VI. Priorities for Moving Forward


Continuing challenges

Although considerable progress has been made in laying the foundation for a major scale-up in HIV prevention in children and diagnosing and treating children with HIV, there are a number of significant challenges which the Emergency Plan is working to address.

A family-based approach to HIV/AIDS is essential to combating the global pandemic. Success requires strengthening linkages across partners and service providers so that there are seamless PMTCT, treatment, care and community services for children and families. The Emergency Plan has had success in linking women and children in PMTCT settings to treatment programs. Yet U.S. Government and host country-supported interventions to support orphans and vulnerable children and community and home-based care programs must be more strongly linked with treatment programs as well. Treatment for children also needs to consider their special needs for school and play, and must be sensitive to the issues of stigma they may face. Also important to fostering an AIDS-free generation is the integration of prevention programs for children that focus on abstinence until marriage.

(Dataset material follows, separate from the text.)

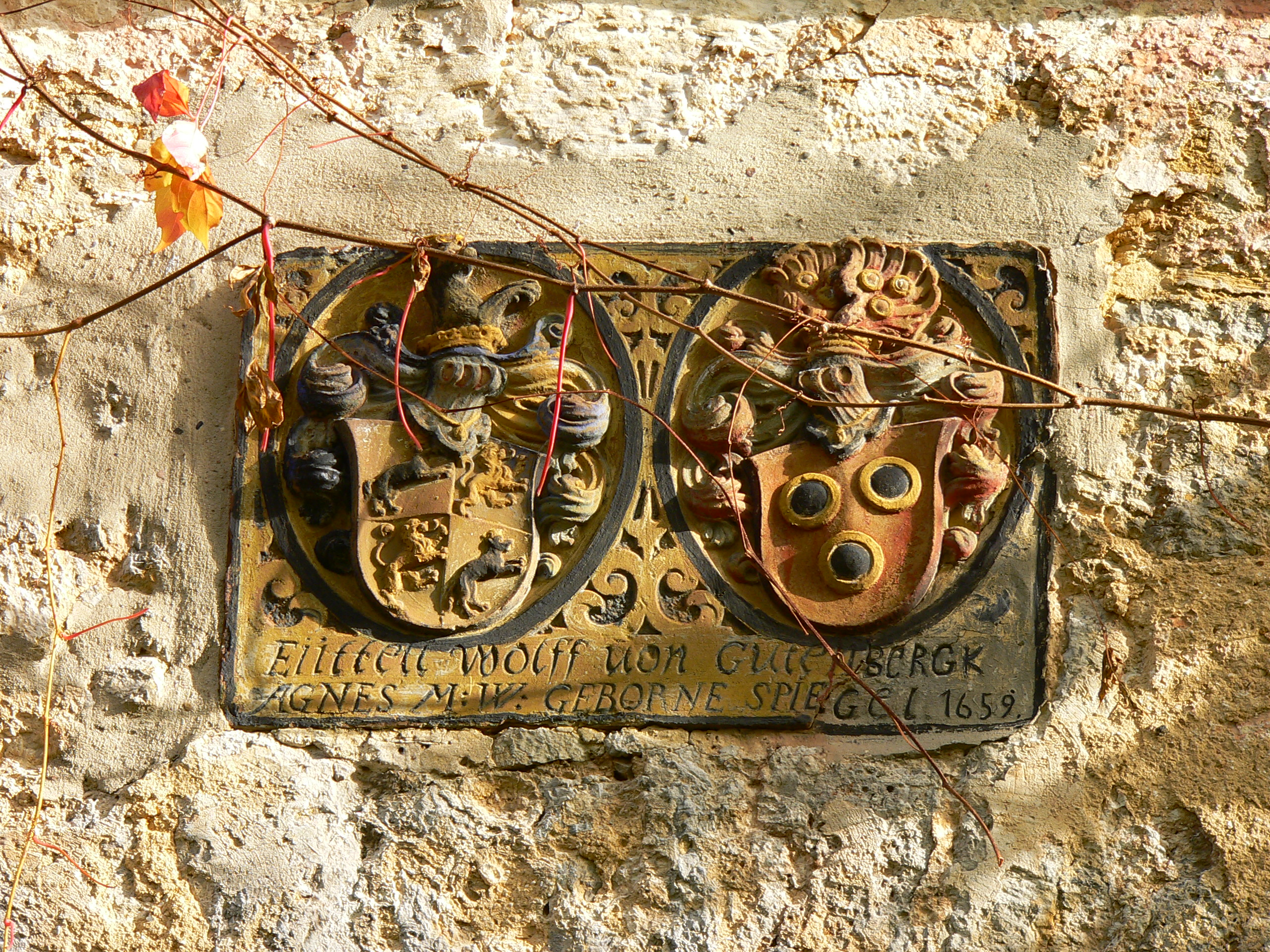 Wappenstein am Junkershof Meimbressen in Calden-Meimbressen im Landkreis Kassel, Hessen, Deutschland

Continued focus to ensure the availability of HIV testing, ARVs, and drugs to treat opportunistic infections will be important. Also essential is improving access to care for children who are more difficult to reach, as the adults who need to bring them into care may be ill themselves. As always, confronting the barriers of stigma will be of great importance.

Taking medicines for life is a considerable challenge.  It is important that support for ART adherence in the pediatric population take into account developmental stages (infancy, childhood and adolescence), the presence or absence of caregivers, and the availability of pediatric formulations.  The Emergency Plan is focused on these critical issues.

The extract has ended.